Мы опаздываем, нет времени разбираться с этим апокалипсисом. Я в своем милом офисном наряде, муж с рабочей сумкой, и мы просто заталкиваем худшее из беспорядка обратно в сарай, хлопаем дверью и заказываем его на работу, полностью осознавая, что возвращаемся домой к кошмару. После работы мы переодеваемся в самую рваную одежду, которую только можем себе позволить, — вещи, которые вы бы сожгли не задумываясь, — хватаем промышленные резиновые перчатки и ныряем в уборку. Два часа соскабливания, скребения и рвоты. Мусор весь день выпекался во влажной прибрежной жаре, поэтому он очень прогорклый, сочится в бетонный пол, смешанный с дерьмом морских львов, которое пахнет как отлив на стероидах. Мы обливаем пол отбеливателем, чтобы просто перебить вонь, но есть пятна, которые, как мы знаем, никогда не отмоются.

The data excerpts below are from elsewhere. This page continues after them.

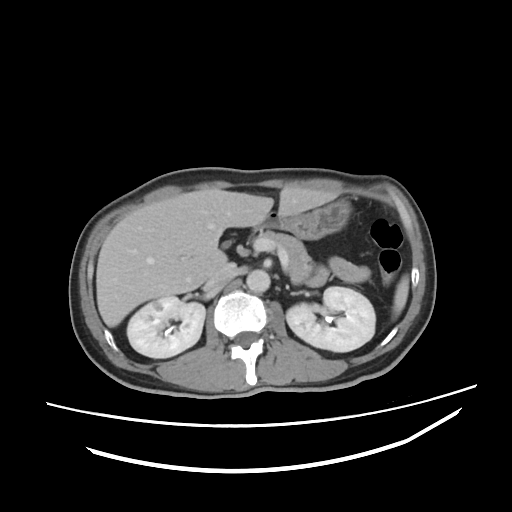
Abdominal CT. Axial slice 68/131. W/L 400/40 HU. 49-year-old male patient
Boxes are (x1, y1, x2, y2) in pixels. 10 labeled organs on this slice — inferior vena cava at (206, 263, 235, 289); gall bladder at (222, 241, 231, 249); liver at (96, 186, 336, 327); left kidney at (286, 286, 375, 351); pancreas at (260, 230, 312, 283); duodenum at (261, 213, 280, 227); aorta at (246, 269, 270, 292); spleen at (393, 275, 409, 317); stomach at (278, 199, 350, 239); right kidney at (127, 296, 205, 357).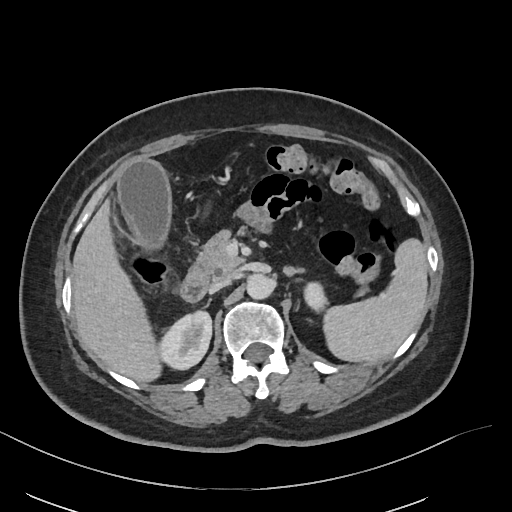

CT, abdomen/pelvis — axial plane, index 168 — 512x512 px — SOMATOM Force scanner
Boxes: x1:y1:x2:y2 in pixels.
liver: 73:199:161:381
inferior vena cava: 212:272:234:289
aorta: 246:273:273:299
pancreas: 191:230:367:295
left adrenal gland: 285:268:298:275
right kidney: 158:311:212:369
duodenum: 179:269:208:301
gall bladder: 118:160:169:247
left kidney: 304:282:327:311
spleen: 323:238:428:362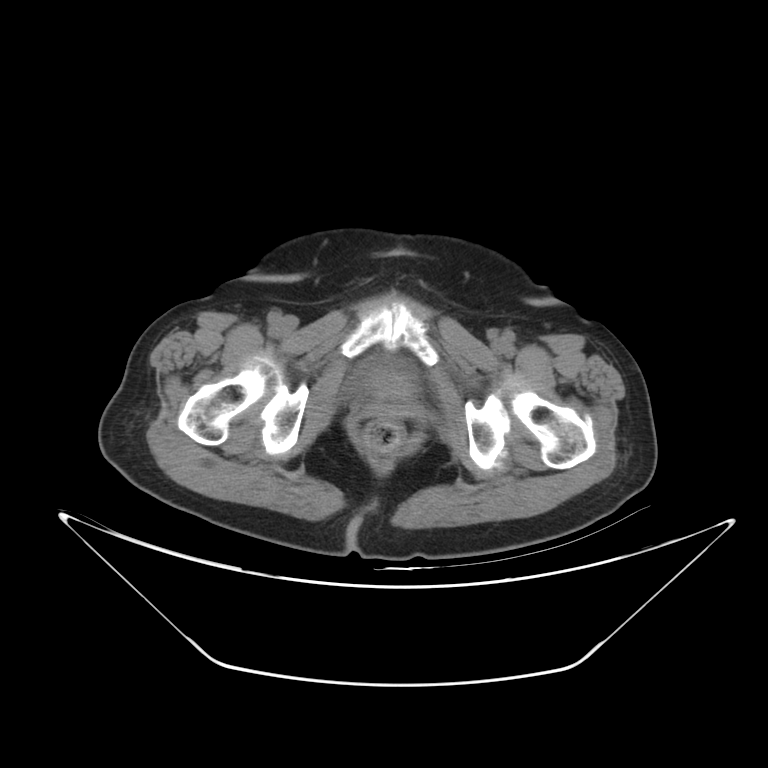

Abdominal CT — axial view — soft-tissue window — 768x768 px — 66-year-old female patient — acquired on Brilliance16
Bounding boxes in pixels, one row per box: x1, y1 is the top-left corner and x2, y2 the bottom-right.
| organ | x1 | y1 | x2 | y2 |
|---|---|---|---|---|
| bladder | 348 | 359 | 413 | 394 |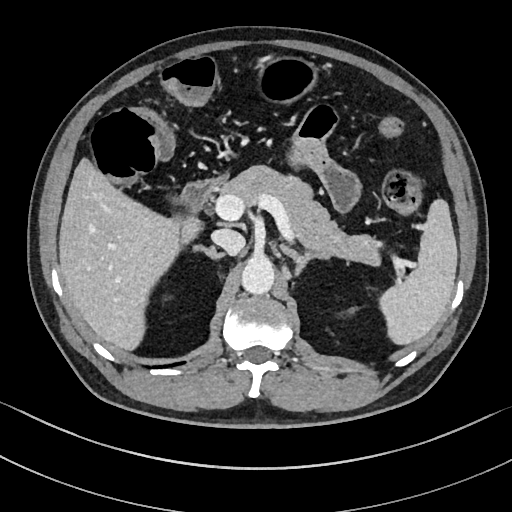 Computed tomography, abdomen. axial plane, index 163. soft-tissue window (W 400 / L 40)
Boxes: x1 y1 x2 y2 (pixel coords, space-separated).
Organ bounding boxes:
- spleen: 379 199 457 344
- liver: 59 158 201 350
- stomach: 257 56 317 104
- aorta: 241 256 274 294
- inferior vena cava: 211 229 245 255
- pancreas: 218 166 380 265
- right adrenal gland: 196 246 223 258
- left adrenal gland: 281 244 328 275
- duodenum: 178 178 222 213
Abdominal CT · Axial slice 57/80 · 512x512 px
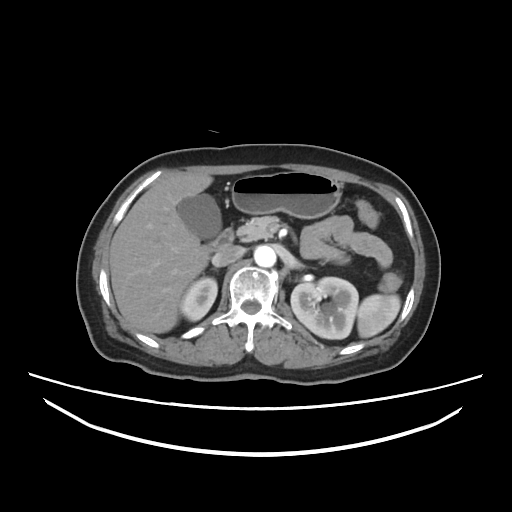

Bounding boxes as [x1, y1, x2, y2] in pixel coordinates.
spleen: [356, 294, 399, 338]
right kidney: [181, 276, 217, 321]
left kidney: [290, 278, 359, 338]
gall bladder: [176, 192, 219, 239]
liver: [109, 173, 212, 333]
stomach: [229, 171, 341, 218]
aorta: [253, 245, 277, 267]
inferior vena cava: [213, 246, 243, 267]
pancreas: [234, 215, 278, 240]
duodenum: [203, 230, 234, 252]
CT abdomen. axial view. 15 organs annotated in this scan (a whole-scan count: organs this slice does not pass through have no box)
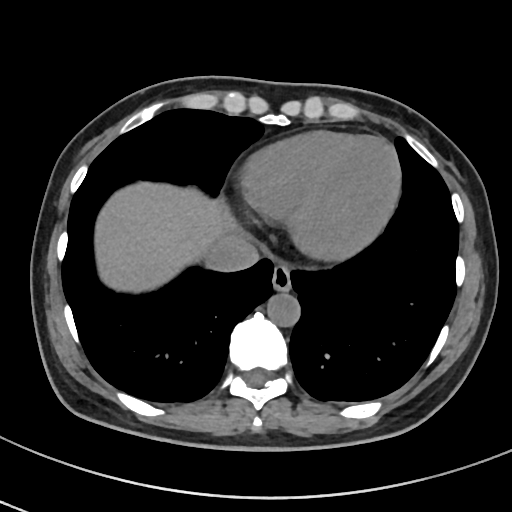

{"organs":{"esophagus":[271,263,291,291],"liver":[95,182,233,292],"aorta":[267,293,300,326],"inferior vena cava":[208,233,259,271]}}

Вот в чем фишка: дверь сарая — одна из тех, что поднимаются, как гаражные ворота. Наконец-то мы заканчиваем уборку, и я стою там, измученная, закуриваю сигарету, чтобы отпраздновать, что пережила эту катастрофу . Я стою под поднятой дверью, затягиваюсь, любуюсь нашей работой, и тут что-то капает мне на шею. Я думаю: что, дождь идет? Вытираю, и — hijo de puta — это не вода. Это теплый, скользкий, рыбный мусорный сок, который весь день скапливался в канавках двери. Та же отвратительная жидкость, которую я только что отскребла с пола, теперь капает с двери прямо на меня. Я кричу, мой муж смеется во весь голос, и я готова поджечь весь сарай.

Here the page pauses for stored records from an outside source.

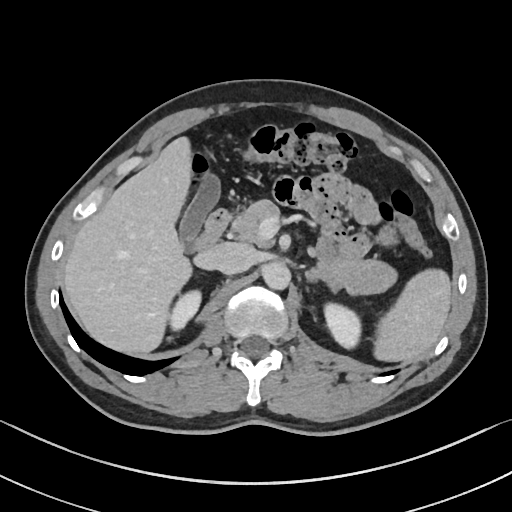
Computed tomography, abdomen. axial view. soft-tissue window. 512x512 px
Box edges are left/top/right/bottom in pixels.
Organ bounding boxes:
- right kidney: left=168, top=289, right=201, bottom=330
- inferior vena cava: left=208, top=243, right=252, bottom=274
- gall bladder: left=178, top=174, right=219, bottom=251
- duodenum: left=195, top=209, right=231, bottom=251
- left adrenal gland: left=305, top=269, right=336, bottom=292
- aorta: left=262, top=261, right=290, bottom=289
- liver: left=64, top=137, right=191, bottom=353
- pancreas: left=232, top=200, right=396, bottom=294
- spleen: left=373, top=269, right=451, bottom=361
- left kidney: left=324, top=303, right=361, bottom=348
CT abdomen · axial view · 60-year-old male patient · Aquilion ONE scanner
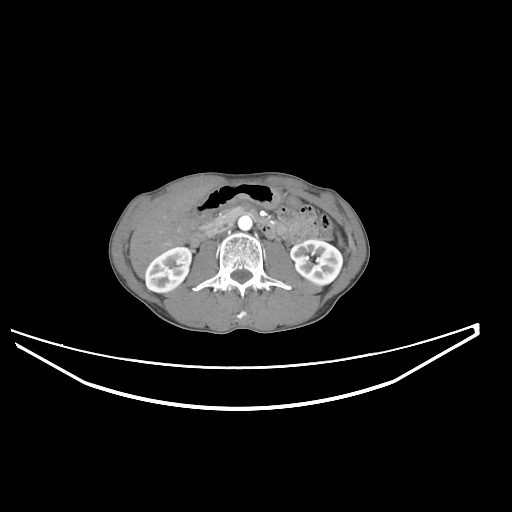
Bounding boxes as [x1, y1, x2, y2] in pixel coordinates. 8 labeled organs on this slice — aorta at [238, 216, 252, 230]; stomach at [195, 183, 280, 219]; right kidney at [145, 246, 191, 292]; duodenum at [189, 211, 275, 247]; pancreas at [202, 206, 246, 235]; inferior vena cava at [215, 225, 234, 237]; left kidney at [290, 239, 342, 285]; liver at [129, 186, 210, 277].
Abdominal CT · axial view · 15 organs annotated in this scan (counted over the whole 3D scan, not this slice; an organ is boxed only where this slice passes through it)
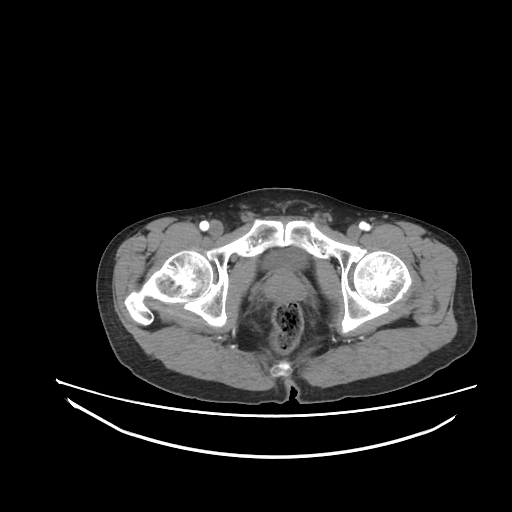

Each box given as x1,y1,x2,y2.
Organ bounding boxes:
- prostate/uterus: x1=264, y1=269, x2=306, y2=302
- bladder: x1=264, y1=249, x2=304, y2=268

Мы не могли дождаться следующего вывоза мусора. Мой муж загрузил все мешки в свой рабочий грузовик и отвез их на платную свалку, ругаясь всю дорогу. Следующие несколько ночей эти морские львы возвращались, плюхались в сарай, лаяли как маньяки, злые, что их шведский стол с неограниченным количеством еды закрыли. Они оставляли рыбные пятна и кучи дерьма по всему двору, дерутся и ревут, как будто это была разборка в теленовелле . Им потребовалась целая неделя, чтобы наконец сдаться и двигаться дальше. Чертов цирк диких животных из ада.
Я ненавижу морских львов, карахо . Они самые худшие.

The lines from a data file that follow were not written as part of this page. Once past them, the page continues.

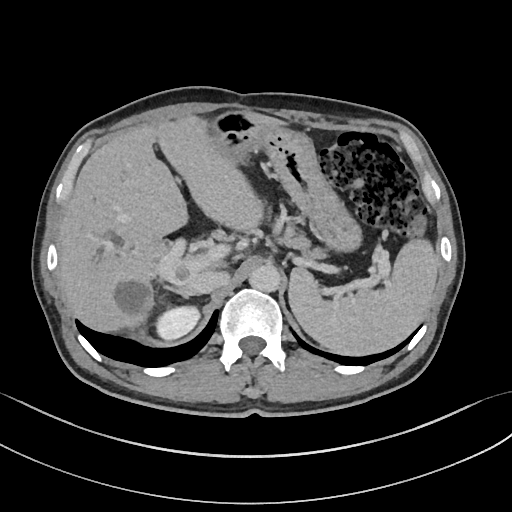

CT, abdomen/pelvis; axial plane, index 176; SOMATOM Force scanner
Boxes: x1:y1:x2:y2 in pixels.
Organ bounding boxes:
- spleen: 288:238:439:355
- right kidney: 154:306:200:339
- liver: 58:112:283:332
- stomach: 207:111:362:251
- aorta: 249:263:280:292
- inferior vena cava: 187:270:229:293
- pancreas: 281:222:323:258
- right adrenal gland: 166:286:194:298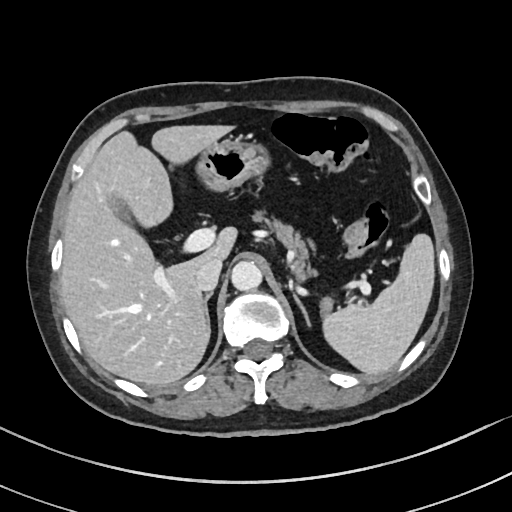
CT abdomen — Axial slice 186/314
<organs><organ name="spleen" x1="323" y1="234" x2="434" y2="374"/><organ name="gall bladder" x1="111" y1="198" x2="135" y2="226"/><organ name="liver" x1="60" y1="124" x2="236" y2="386"/><organ name="stomach" x1="195" y1="136" x2="270" y2="191"/><organ name="aorta" x1="231" y1="261" x2="262" y2="291"/><organ name="inferior vena cava" x1="195" y1="258" x2="222" y2="291"/><organ name="pancreas" x1="252" y1="211" x2="332" y2="311"/><organ name="right adrenal gland" x1="204" y1="293" x2="212" y2="334"/><organ name="left adrenal gland" x1="293" y1="293" x2="310" y2="324"/></organs>

Заметили, сколько стало одинаково гладких, "литературных", немного выдуманных, но таких правильных постов? Смотришь — вроде интересно, вроде жизненно, но не зацепляет. Что-то не так. А потом доходит — это же ИИ.
Сначала нейросети писали истории уровня "вчера ехал в автобусе", а сейчас — нарративы про "дедов с парашютами", "врачебные ошибки в последний момент", "уролога, что почти пропустил рак", "вахтёршу с KPI", и всё это вроде как реализм, но с запахом искусственности.
Как понять, что это ИИ?
– Пост без орфографических ошибок.
– Ни одной лишней детали, ни одного "эээ", всё гладко.
– Финал с правильной моралью или неожиданным поворотом, идеально в духе «Чёрного зеркала» или «Яндекс Дзена».
– Комменты либо выключены, либо из разряда "спасибо, полезно", "ой, у меня было похожее", но никто не задаёт уточняющих вопросов.
– Автор — новичок или с ником вроде autowriter8724.
И самое главное — люди ставят плюсы. Лайкают. Подписываются. В этом и беда. Алгоритмы начинают продвигать нейрошлак, потому что он «хорошо заходит». А живые авторы — с матом, с ошибками, с кривыми фото, с настоящей болью — уходят вниз. Потому что они не идеальны.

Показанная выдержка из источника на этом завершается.